Irix at least used to have an export option to do mappings to keep clients that
had 32/64bit inode problems happy. Do those help ?
On Wed, 7 Mar 2001, Alan Cox wrote:
> > Unfortunately the missing files in directory listings from SGI Irix
> > 6.5.9f NFS servers still persists with the 2.4 kernel - we used the
> > kernel 2.4.0 kernel that came with the Redhat 7.1beta
> > uname -a tells Linux test-ah1 2.4.0-0.99.11 #1 Wed Jan 24 16:07:17 EST
> > 2001 i686 unknown
>
> That is something I'd expect. I don't plan to merge the NFS changes into -ac
> just yet. There are simply too many other things in 2.4 more important than
> an Irix corner case right now.
>
> Irix at least used to have an export option to do mappings to keep clients that
> had 32/64bit inode problems happy. Do those help ?
The 32bitclients option? In my testing, it didn't change a thing.

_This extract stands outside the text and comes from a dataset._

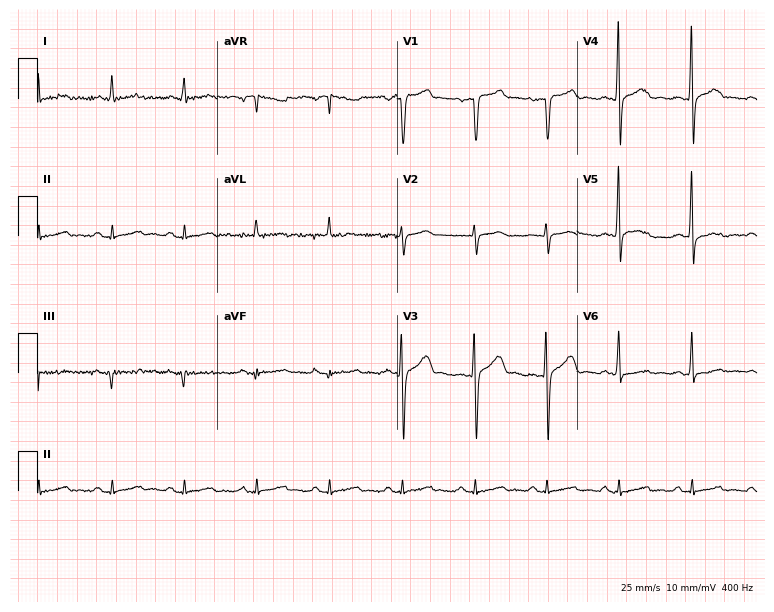
ECG (7.3-second recording at 400 Hz) — a 48-year-old male patient. Labelled as a normal ECG.
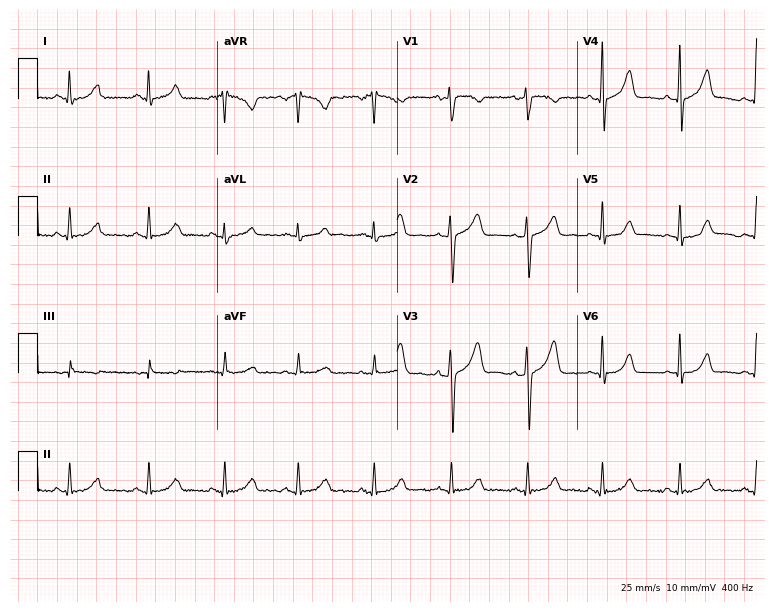
ECG (7.3-second recording at 400 Hz) — a woman, 33 years old. Labelled as a normal ECG.

Interestingly, unlike the original bug report, I can't reproduce the bug
on all systems, but once it's triggered, I can reliably reproduce it. On
one 2.4.2 system, one directory always fails to show up, on another, I
can't reproduce the bug in any directory. Sometimes no files end up
missing, 1 file is missing, or 5-6 files are missing when doing a `ls *`
vs `ls`.
On 2.2.18, mounting with nfsvers=2 seems to fix the problem, on 2.4.2
mounting with nfsvers=2 makes no difference.
-Dave
>>>>> " " == Alan Cox <[email protected]> writes:
> Irix at least used to have an export option to do mappings to
> keep clients that had 32/64bit inode problems happy. Do those
> help ?
No. The problem here is a Linux one: NFS uses 32/64-bit unsigned
cookies, whereas glibc expects 64-bit *signed* offsets. Even with the
'32bitclients' export option, IRIX spits out cookies such as
'0xfeebdaed'. These confuse glibc because the VFS exports most of them
as 32-bit offsets that are sign-extended to 64-bits (the one exception
to this rule being the last dirent in the series which gets filled
directly with the 64-bit file->f_pos).
My last patch for this simply ensures that the NFS layer does a
pseudo-'64-bit sign extension' on such cookies:
cookie --> (0xffffffff00000000 ^ cookie)
This mimics what happens in filldir64() for all cookies, and is of
course reversible due to the use of xor.
I've been testing it out at Connectathon, and it does indeed seem to
work as expected...
Cheers,
Trond